Kathy Jones at work in her studio on Laguna Canyon Road

“I also want to talk about not worrying about your work,” Jones said. “What is it you do that takes you completely out of your work, allows you to step away and then come back at it with a fresh eye?” It’s important, Jones said, to give yourself permission to take breaks and recharge your creative energy. “It may be cultural, but many of us get caught up in the pressure of producing the next piece. It’s all we think about. Instead, slow down and give yourself the opportunity to do things that have nothing to do with your work so you’ll come back with more energy and freedom. I don’t think that sense of freedom is innate in most of us. We’re not a very playful society.” 

Jones is an artist who works from the inside out, painting what she feels instead of what she sees. Her images walk an elegant line between the abstract and the figurative, but each one evokes an emotional response. 
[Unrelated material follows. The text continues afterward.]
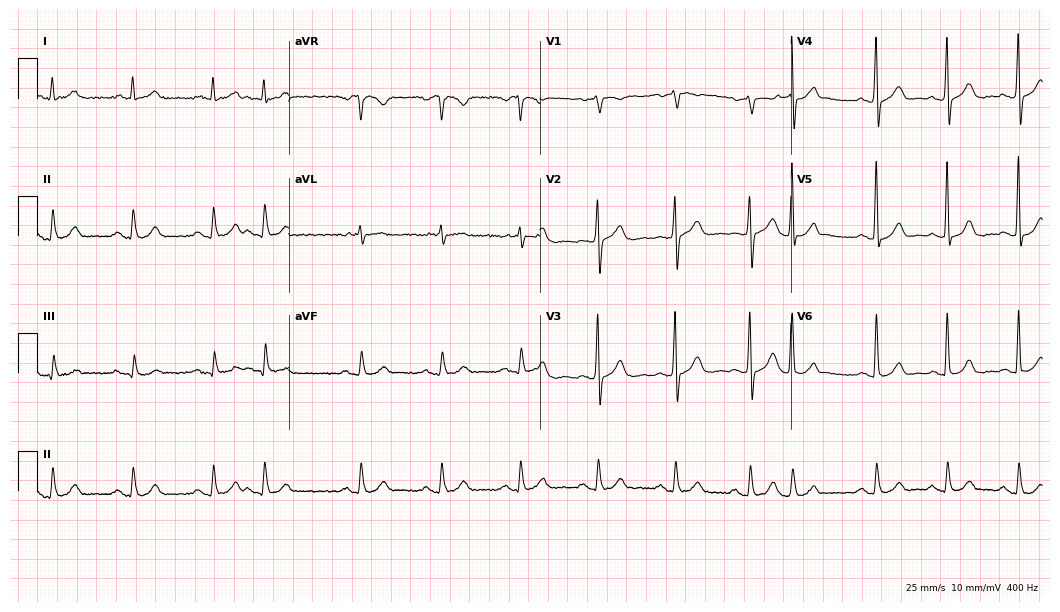
ECG (10.2-second recording at 400 Hz) — a male patient, 71 years old. Screened for six findings — first-degree AV block, right bundle branch block, left bundle branch block, sinus bradycardia, atrial fibrillation, sinus tachycardia — none is recorded.
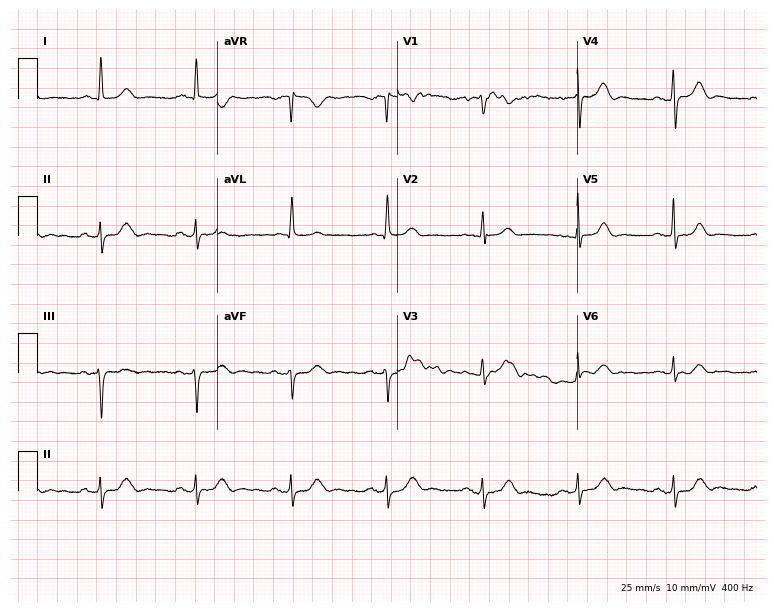
Resting 12-lead electrocardiogram. Patient: a 30-year-old female. None of these six findings is recorded: first-degree AV block, right bundle branch block, left bundle branch block, sinus bradycardia, atrial fibrillation, sinus tachycardia. Other findings, if any, are not listed.

When asked how the pandemic impacted her work, Jones said, “I recently had a chance to look at that issue. I sent a new batch of paintings to a gallery and realized my prior paintings – ones I’d done maybe four or six months earlier – were quite a bit more jagged. They almost looked constrained. They had all these lines that looked like barbed wire and seemed influenced by a sense that bad things were happening out there. My more recent paintings were quite cheerful. Maybe they shouldn’t be cheerful considering where we are today, but I painted them during a time where there seemed to be a lift in the world. A sense of optimism was reflected in those pieces.” Of course, Jones said, that’s all subconscious. She never strives to depict her awareness of the world or her moods. That’s simply the internal machinery of an artistic mind at work.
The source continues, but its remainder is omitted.